• Description of the task: Return, word for word, the lines of the listing below from the one with "Stencil de Sebastián" through the one with "Søster Huitfeldt gift", and no other lines.

• Data to examine:
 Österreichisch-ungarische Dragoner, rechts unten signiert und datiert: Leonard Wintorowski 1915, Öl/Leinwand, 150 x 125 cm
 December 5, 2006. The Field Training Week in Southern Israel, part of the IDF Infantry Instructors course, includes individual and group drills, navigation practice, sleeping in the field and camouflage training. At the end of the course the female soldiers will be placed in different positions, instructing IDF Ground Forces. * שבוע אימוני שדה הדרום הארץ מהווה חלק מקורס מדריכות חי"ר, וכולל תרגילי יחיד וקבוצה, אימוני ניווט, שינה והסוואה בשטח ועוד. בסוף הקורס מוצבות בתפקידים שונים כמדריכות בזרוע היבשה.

==

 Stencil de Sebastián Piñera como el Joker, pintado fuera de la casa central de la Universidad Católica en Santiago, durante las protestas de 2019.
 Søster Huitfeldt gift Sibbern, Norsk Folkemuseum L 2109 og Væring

• Task answer:
 Stencil de Sebastián Piñera como el Joker, pintado fuera de la casa central de la Universidad Católica en Santiago, durante las protestas de 2019.
 Søster Huitfeldt gift Sibbern, Norsk Folkemuseum L 2109 og Væring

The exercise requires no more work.